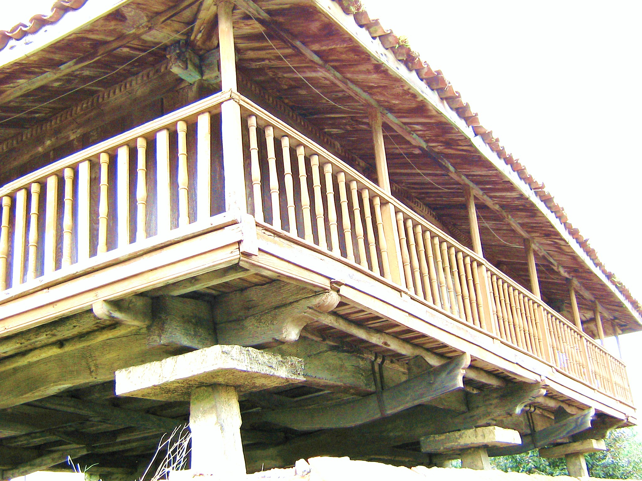 Hórreo cercano a Avilés
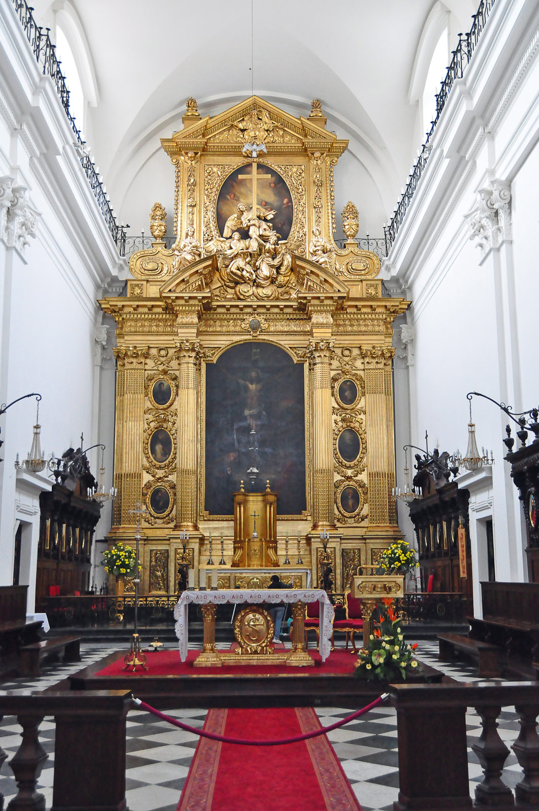 Wnętrze Bazyliki Świętego Krzyża w Warszawie
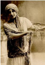 María Yáñez García, coneguda amb el nom artístic de Bella Dorita (1901-2001), als anys 1920. Artísta de varietats.
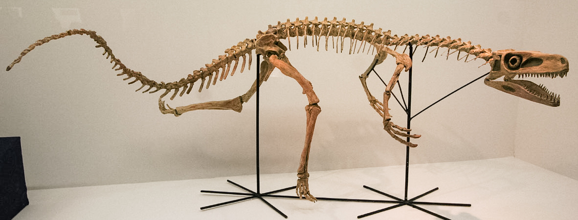 Staurikosaurus - 01
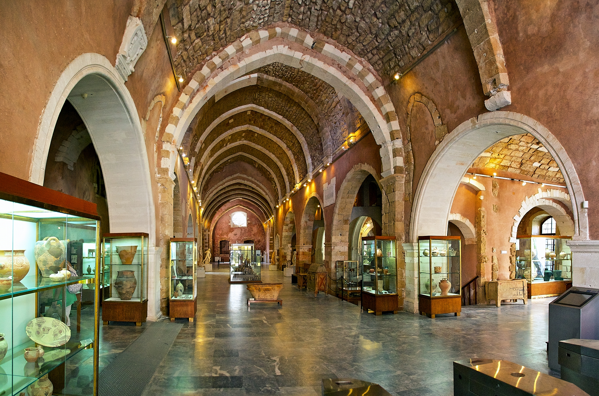 Αρχαιολογικό Μουσείο Χανίων
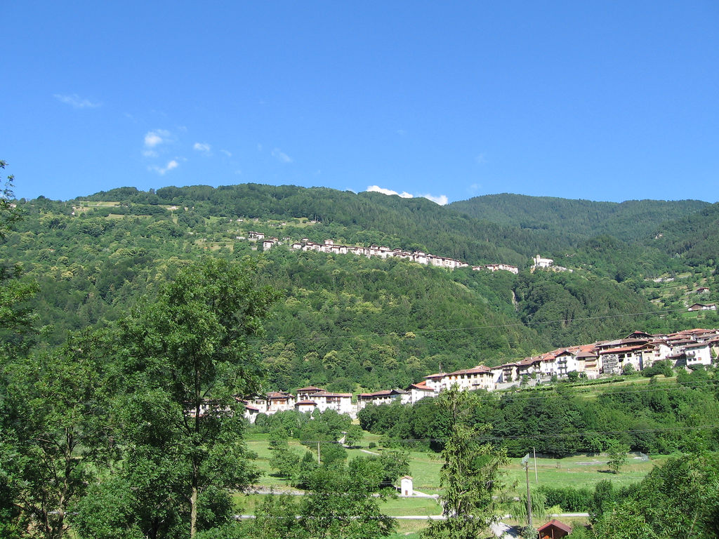 Cimego, visibile sullo sfondo Castel Condino, Trentino Alto Adige, Italia
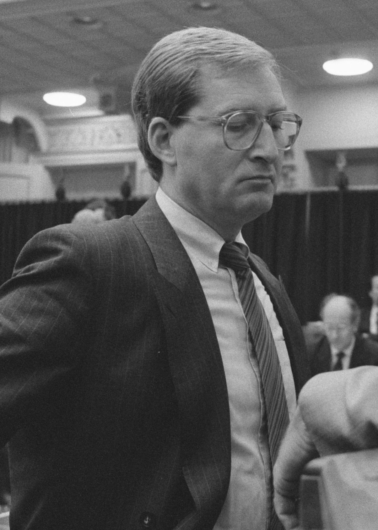 Tweede Kamer , debat over rapport parlementaire enquetecommissie paspoortproject
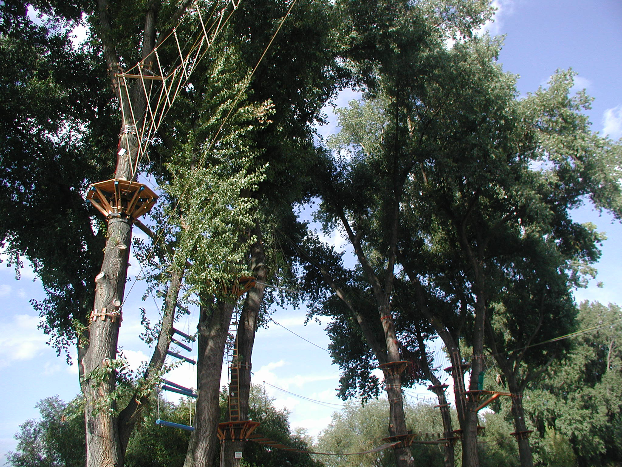 Köln, Rhein-und-Jugendpark. Der Hochseilgarten
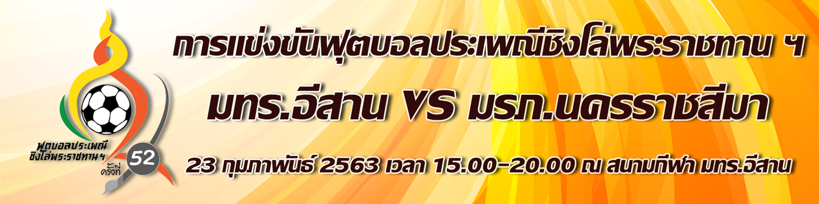 ป้ายประชาสัมพันธ์งานครั้งที่ 52
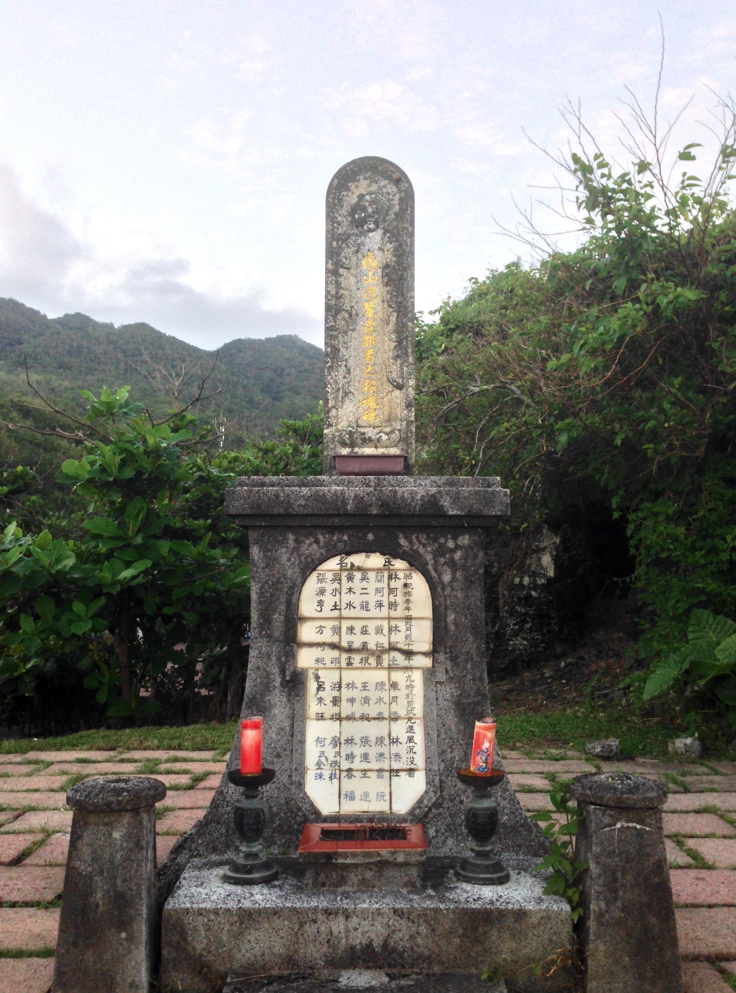 中文（台灣）: 大溪漁港龜山島遊覽遭難者之招魂碑

_ _ _ _

_Task to carry out_:
In your copy, include no pictures, but reproduce all records exactly.

_Solution for this task_:
 Hórreo cercano a Avilés
 Wnętrze Bazyliki Świętego Krzyża w Warszawie
 María Yáñez García, coneguda amb el nom artístic de Bella Dorita (1901-2001), als anys 1920. Artísta de varietats.
 Staurikosaurus - 01
 Αρχαιολογικό Μουσείο Χανίων
 Cimego, visibile sullo sfondo Castel Condino, Trentino Alto Adige, Italia
 Tweede Kamer , debat over rapport parlementaire enquetecommissie paspoortproject
 Köln, Rhein-und-Jugendpark. Der Hochseilgarten
 ป้ายประชาสัมพันธ์งานครั้งที่ 52
 中文（台灣）: 大溪漁港龜山島遊覽遭難者之招魂碑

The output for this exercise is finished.